Un bon exercice serait de revenir aux faits, aux choses concrètes qui nous entourent et que nous avons (ou non) accomplies.

Et il faut vraiment LE FAIRE : il n’y a pas de bénéfices si cet exercice reste théorique.

Sur une feuille, tracez deux colonnes : écrivez d’un côté tous les éléments dont vous êtes satisfait, et de l’autre tout ce qui vous procure de l’insatisfaction. Observez enfin le résultat avec curiosité.

Cet exercice vous apportera 3 bénéfices :

1) Remettre de l’équilibre : Vous observez certainement des choses dans la colonne satisfaction.

2) Identifier concrètement les choses que vous pouvez et souhaitez changer.

3) Vous demander si le sentiment d’insatisfaction est vraiment problématique pour les points restants.

3. Je ne suis pas obligé de réagir à chaque sentiment d’insatisfaction

Peut-être parfois confondez-vous une émotion (l’insatisfaction) avec votre réaction à cette émotion passagère, comme râler, se plaindre, vouloir que les choses soient différentes, se décourager, etc.

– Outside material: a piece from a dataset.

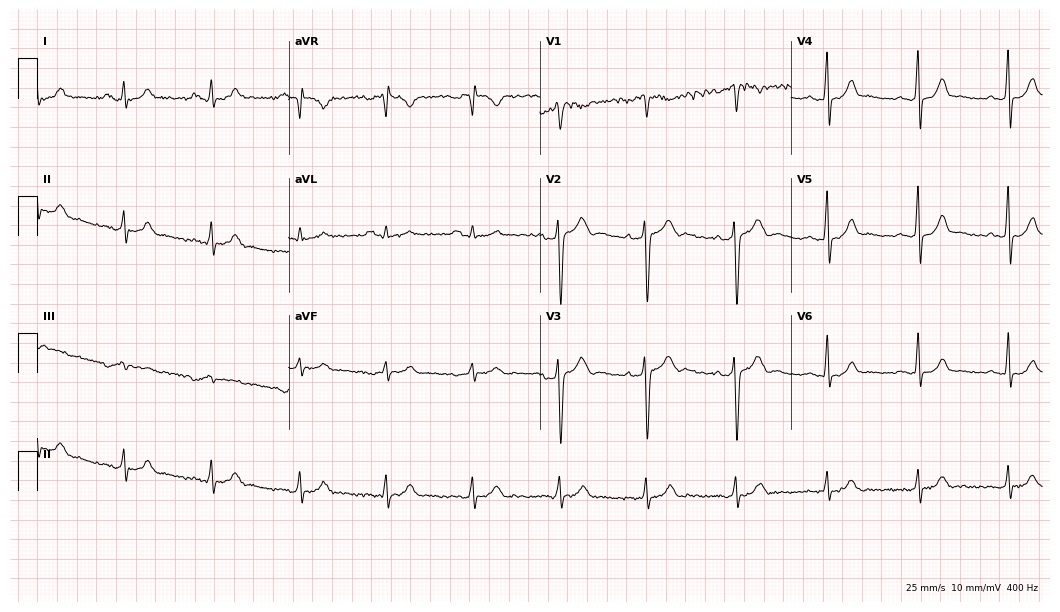
Resting 12-lead electrocardiogram. Patient: a male, 29 years old. None of these six findings is recorded: first-degree AV block, right bundle branch block (RBBB), left bundle branch block (LBBB), sinus bradycardia, atrial fibrillation (AF), sinus tachycardia. Findings outside these six are not listed.
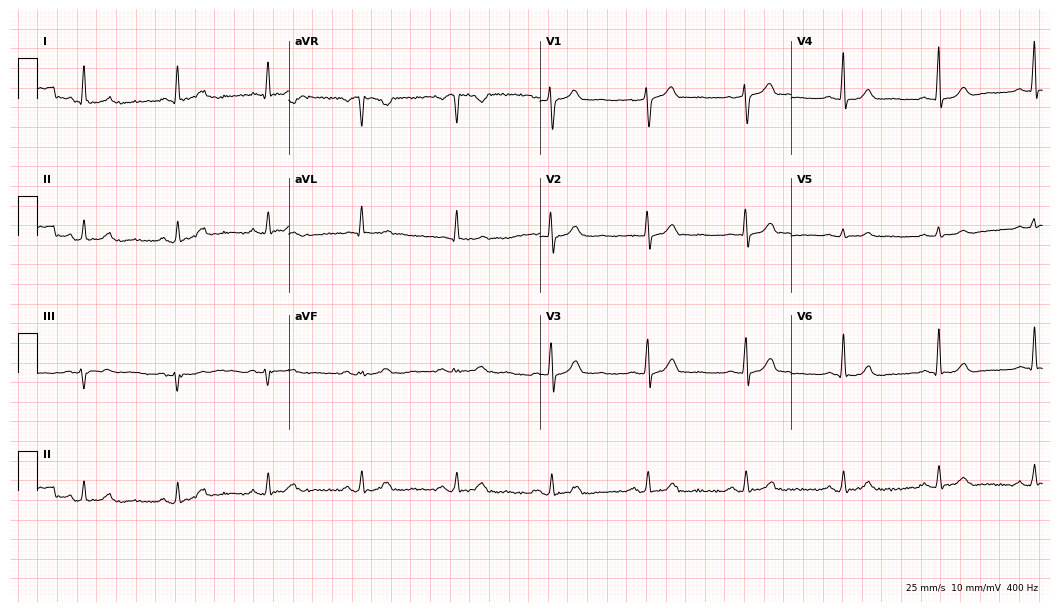
12-lead ECG from a male, 64 years old. Labelled as a normal ECG.

Pourtant, sachez il n’y a pas plus d’éternelles insatisfaites que d’éternelles satisfaites ! Même le Dalaï-Lama dit qu’il ressent parfois de la colère…

Il n’est écrit nulle part qu’on devrait être satisfaite tout le temps.

Si j’ai une pensée qui crée l’émotion d’insatisfaction, je peux simplement rester avec cette émotion – qui n’est qu’un changement physiologique, une vibration dans mon corps, un ressenti physique.

Si mon patron confie le projet parfait à ma collègue, je peux être ressentir de l’insatifaction sur le moment, même si mon travail est par ailleurs très satisfaisant.

Ai-je besoin d’être éternellement satisfait ?

Il est possible d’accepter de ressentir cette émotion, de la laisser nous traverser et sortir de notre corps. Les émotions sont toujours passagères, mais lorsqu’on n’accepte pas de les ressentir pleinement, elles restent emprisonnées et s’éternisent en nous.

Ressentir l’émotion et y réagir sont deux choses différentes : on peut ressentir de l’insatisfaction, de la contrariété ou de la frustration dans son corps sans y réagir (sans se plaindre, sans râler ET sans se juger parce qu’on ressent cette émotion).

Nous sommes humains. C’est OK d’être parfois insatisfait.

Être ou ne pas être un éternel insatisfait : telle n’est pas la question !

La vraie question n’est pas de sentir ou de ne pas se sentir insatisfait… La vraie question, c’est qu’est-ce que vous faites quand vous n’êtes pas satisfait !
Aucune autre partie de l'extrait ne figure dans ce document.